Open-source AI agent runtime for any LLM — production-grade coding agent with multi-layer memory, multi-agent orchestration, and defense-in-depth security
Project description
llmcode
Python-native coding agent runtime tuned for local LLMs
5-layer memory · synthesis-first multi-agent · per-model prompts for Qwen / Llama / DeepSeek
Quick Start · Why llmcode · Features · vs Other Tools · Configuration · Docs
Why llmcode?
There are several great open-source AI coding agents now (opencode, Aider, Continue, etc). llmcode exists for a specific niche they don't fully serve:
You want a Claude Code-style coding agent that runs your own model on your own GPU, written in Python so it integrates with your existing Python LLM stack, with deep optimization for the smaller models you'll actually run locally.
If you check any of these boxes:
- You run vLLM, Ollama, or LM Studio with Qwen / Llama / DeepSeek locally
- You don't want another Node.js runtime in your stack (you already have Python)

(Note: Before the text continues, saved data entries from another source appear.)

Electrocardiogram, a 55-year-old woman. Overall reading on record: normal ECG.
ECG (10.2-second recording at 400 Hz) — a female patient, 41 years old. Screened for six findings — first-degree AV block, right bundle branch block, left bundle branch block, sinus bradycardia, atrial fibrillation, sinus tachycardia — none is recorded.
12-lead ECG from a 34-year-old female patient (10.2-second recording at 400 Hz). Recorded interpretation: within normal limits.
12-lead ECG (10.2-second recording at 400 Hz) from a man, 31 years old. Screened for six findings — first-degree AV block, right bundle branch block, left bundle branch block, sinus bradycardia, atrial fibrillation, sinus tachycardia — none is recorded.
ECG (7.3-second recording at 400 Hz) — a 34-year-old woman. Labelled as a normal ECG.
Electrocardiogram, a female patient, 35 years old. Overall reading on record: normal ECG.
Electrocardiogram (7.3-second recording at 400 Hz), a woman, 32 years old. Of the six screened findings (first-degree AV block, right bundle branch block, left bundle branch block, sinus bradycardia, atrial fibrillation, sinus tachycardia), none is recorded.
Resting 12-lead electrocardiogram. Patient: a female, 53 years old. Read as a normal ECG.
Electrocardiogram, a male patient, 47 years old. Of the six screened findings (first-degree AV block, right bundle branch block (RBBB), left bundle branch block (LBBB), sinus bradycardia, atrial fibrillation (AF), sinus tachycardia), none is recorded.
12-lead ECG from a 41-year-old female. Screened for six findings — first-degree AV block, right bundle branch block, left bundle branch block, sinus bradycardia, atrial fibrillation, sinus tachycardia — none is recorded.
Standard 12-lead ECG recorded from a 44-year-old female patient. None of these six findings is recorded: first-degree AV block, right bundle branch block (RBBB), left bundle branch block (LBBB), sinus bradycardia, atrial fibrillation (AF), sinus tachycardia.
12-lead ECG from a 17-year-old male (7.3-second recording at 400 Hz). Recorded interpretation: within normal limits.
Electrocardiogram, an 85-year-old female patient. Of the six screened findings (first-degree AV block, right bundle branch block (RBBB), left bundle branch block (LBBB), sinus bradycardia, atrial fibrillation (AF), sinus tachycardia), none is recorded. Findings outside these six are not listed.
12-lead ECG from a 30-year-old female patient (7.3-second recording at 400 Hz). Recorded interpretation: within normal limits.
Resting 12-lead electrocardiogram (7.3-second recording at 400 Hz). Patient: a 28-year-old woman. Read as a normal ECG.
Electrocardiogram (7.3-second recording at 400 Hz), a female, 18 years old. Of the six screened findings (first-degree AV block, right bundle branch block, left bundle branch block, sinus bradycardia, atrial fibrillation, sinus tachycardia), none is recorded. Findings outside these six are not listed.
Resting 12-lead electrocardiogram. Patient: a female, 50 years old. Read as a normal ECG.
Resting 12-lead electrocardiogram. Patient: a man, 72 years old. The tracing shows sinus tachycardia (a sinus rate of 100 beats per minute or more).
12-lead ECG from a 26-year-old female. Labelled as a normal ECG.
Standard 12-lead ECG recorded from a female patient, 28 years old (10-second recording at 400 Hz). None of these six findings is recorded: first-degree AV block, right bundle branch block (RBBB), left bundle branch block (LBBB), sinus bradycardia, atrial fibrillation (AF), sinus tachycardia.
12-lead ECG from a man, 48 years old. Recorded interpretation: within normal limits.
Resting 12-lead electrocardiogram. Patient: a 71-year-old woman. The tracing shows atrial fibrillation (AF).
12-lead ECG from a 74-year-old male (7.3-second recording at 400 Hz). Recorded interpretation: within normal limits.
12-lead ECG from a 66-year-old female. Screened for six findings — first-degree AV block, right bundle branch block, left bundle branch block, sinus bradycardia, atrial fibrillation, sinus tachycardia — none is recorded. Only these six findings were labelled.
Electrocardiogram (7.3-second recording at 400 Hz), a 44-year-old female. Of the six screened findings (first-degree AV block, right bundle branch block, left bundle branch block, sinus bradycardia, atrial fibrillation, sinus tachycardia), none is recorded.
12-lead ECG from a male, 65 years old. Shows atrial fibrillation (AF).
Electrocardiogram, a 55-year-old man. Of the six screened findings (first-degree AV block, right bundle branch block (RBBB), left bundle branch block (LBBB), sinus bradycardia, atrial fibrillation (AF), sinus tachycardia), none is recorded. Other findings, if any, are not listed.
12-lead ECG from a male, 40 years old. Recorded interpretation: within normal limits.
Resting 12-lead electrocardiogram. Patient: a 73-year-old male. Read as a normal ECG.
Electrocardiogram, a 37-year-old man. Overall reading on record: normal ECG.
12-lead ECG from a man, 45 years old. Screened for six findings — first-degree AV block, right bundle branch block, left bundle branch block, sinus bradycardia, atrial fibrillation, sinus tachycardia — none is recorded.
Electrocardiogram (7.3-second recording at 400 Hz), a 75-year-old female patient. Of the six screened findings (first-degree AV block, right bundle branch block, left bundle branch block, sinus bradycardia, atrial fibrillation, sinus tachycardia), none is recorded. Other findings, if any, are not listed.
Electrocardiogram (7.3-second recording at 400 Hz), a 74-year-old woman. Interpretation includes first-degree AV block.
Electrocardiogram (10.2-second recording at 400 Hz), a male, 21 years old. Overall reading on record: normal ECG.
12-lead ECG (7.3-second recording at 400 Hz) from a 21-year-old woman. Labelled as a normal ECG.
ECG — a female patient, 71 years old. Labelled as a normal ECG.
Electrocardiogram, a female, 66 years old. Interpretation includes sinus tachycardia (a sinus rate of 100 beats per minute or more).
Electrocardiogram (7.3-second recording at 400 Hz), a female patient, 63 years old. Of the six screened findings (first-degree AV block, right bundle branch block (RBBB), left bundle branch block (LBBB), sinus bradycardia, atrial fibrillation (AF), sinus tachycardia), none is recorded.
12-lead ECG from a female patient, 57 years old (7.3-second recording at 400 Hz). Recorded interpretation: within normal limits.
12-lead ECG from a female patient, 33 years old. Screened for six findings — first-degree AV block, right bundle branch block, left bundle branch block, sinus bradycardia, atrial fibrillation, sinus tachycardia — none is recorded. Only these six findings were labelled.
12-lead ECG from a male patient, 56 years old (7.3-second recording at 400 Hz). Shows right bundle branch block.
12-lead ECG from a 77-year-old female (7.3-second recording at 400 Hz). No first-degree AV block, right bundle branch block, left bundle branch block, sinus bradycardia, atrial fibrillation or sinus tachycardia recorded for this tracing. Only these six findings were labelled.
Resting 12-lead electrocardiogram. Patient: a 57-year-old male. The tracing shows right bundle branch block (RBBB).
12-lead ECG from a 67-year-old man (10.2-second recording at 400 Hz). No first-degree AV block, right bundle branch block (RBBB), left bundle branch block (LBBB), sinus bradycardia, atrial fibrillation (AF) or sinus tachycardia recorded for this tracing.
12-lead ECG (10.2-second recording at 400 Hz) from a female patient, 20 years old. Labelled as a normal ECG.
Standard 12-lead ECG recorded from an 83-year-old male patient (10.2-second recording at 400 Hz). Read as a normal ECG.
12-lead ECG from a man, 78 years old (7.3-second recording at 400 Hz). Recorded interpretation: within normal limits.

- You've tried tools tuned for Claude/GPT and watched smaller models drown in the system prompt
- You need multi-agent coordination that doesn't over-spawn on local models
- You want persistent project memory that survives across sessions
- You care about CJK / multi-language terminal handling
then llmcode is for you.
If you mostly use cloud APIs and don't need any of the above, opencode is more mature and you should probably use it.
██╗ ██╗ ███╗ ███╗
██║ ██║ ████╗ ████║
██║ ██║ ██╔████╔██║
██║ ██║ ██║╚██╔╝██║
███████╗ ███████╗ ██║ ╚═╝ ██║
╚══════╝ ╚══════╝ ╚═╝ ╚═╝
██████╗ ██████╗ ██████╗ ███████╗
██╔════╝ ██╔═══██╗ ██╔══██╗ ██╔════╝
██║ ██║ ██║ ██║ ██║ █████╗
██║ ██║ ██║ ██║ ██║ ██╔══╝
╚██████╗ ╚██████╔╝ ██████╔╝ ███████╗
╚═════╝ ╚═════╝ ╚═════╝ ╚══════╝
Quick Start
pip install llmcode-cli
llmcode: command not found? pip installs scripts to~/.local/bin(Linux/macOS) or%APPDATA%\Python\Scripts(Windows). Add it to your PATH:export PATH="$HOME/.local/bin:$PATH"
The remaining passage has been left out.